Alright. Fa real though. When’s it gonna be my turn? I’ve been spinning and turning and waiting and waiting. When’s it gonna be my turn to jump rope? Everyone around me is diving in. They’re all doing it and doing it. I’m seeing folks coupling up. I watching people getting engaged. I hear of people getting promotions and raises and taking trips and celebrating life. So what’s up with me? When’s it gonna be my turn?
My arms are tired from turning these heavy ropes. I’ve been turning rope for a long time now. I’d been on the sidelines for a while, watching folks jump into the middle of life, going and doing and living. Not surviving . . . living. Ever so slowly, like a friggin turtle stuck in quicksand, I made my way from the sidelines, and now I’m positioned just at the cusp of a breakthrough . . . I think. My turtle-like crawl took many, many years and now I’m here. Turning rope. Stuck. And I’m watching highly skilled, risk-taking, go get em jumpers, jump higher and farther and faster than me. And I don’t get it. I’m highly skilled. I’m go get em. I jump high too. When’s it gonna be my turn to jump rope?
I’m not double-handed anymore. I turn rope with the best of them now. I practiced and practiced until I got good. Real good. I paid my dues. I’ve come far. It just happened at break lightening-less speed. If someone would just recognize my talents. My work ethic. My skills. I’m sure I’d be the jumper in the middle of the jumping field too. I’d be tripping and stumbling over other jumpers’ feet, but at least I’d be jumping right alongside them.
I see them.
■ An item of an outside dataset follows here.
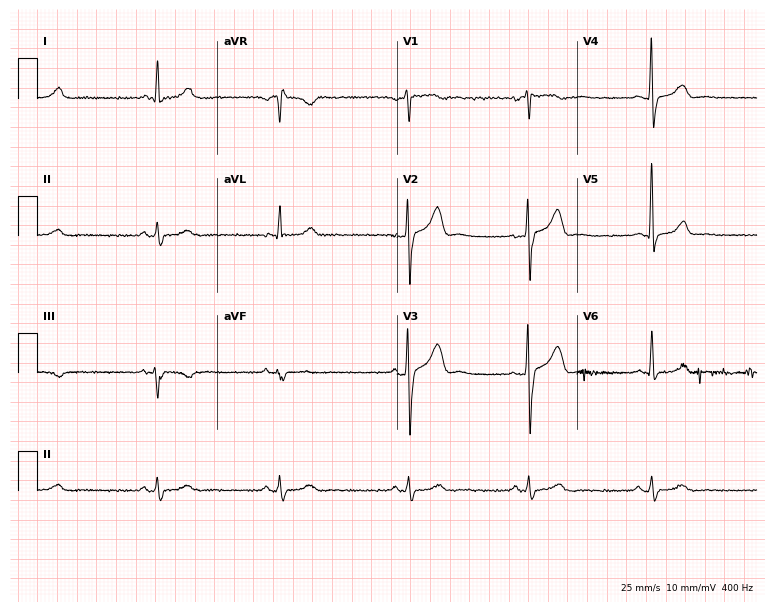
Standard 12-lead ECG recorded from a 47-year-old male. The tracing shows sinus bradycardia (a sinus rate of 50 beats per minute or less).

I see how they watch the rope, waiting until just the right moment, when the rope is up, and the opportunity to strike presents itself. Then in they go. No hesitation. No concentration. They just go for it. They jump in the middle of the double ropes, ready or not, and go at it . . . while rope turners, like me . . . turn rope.
We rope turners . . . we’re cautious, hence our turtle-like stealth. We observe, research, learn, take classes, ask opinions, think about it a lot, write pros and cons lists, and seek everyone’s advice about when we should drop the ropes and jump . . . right in the middle. Without a net. Just go for it. We long to double dutch our souls away, getting our heart rates up, seeking all the thrills that life has to offer. We long to drop the heavy ropes, rest our arms and go for it. We long to take a risk. Take the plunge and jump.
I guess my turn will come when I take that chance on myself. My turn will come when I get disgusted and tired of being tired, of watching the jumpers jump higher and higher, of not experiencing new things by jumping right in there with the rest of them. My turn will come when I finally watch one rope go up, take that chance and jump right in. No hesitation. No concentration.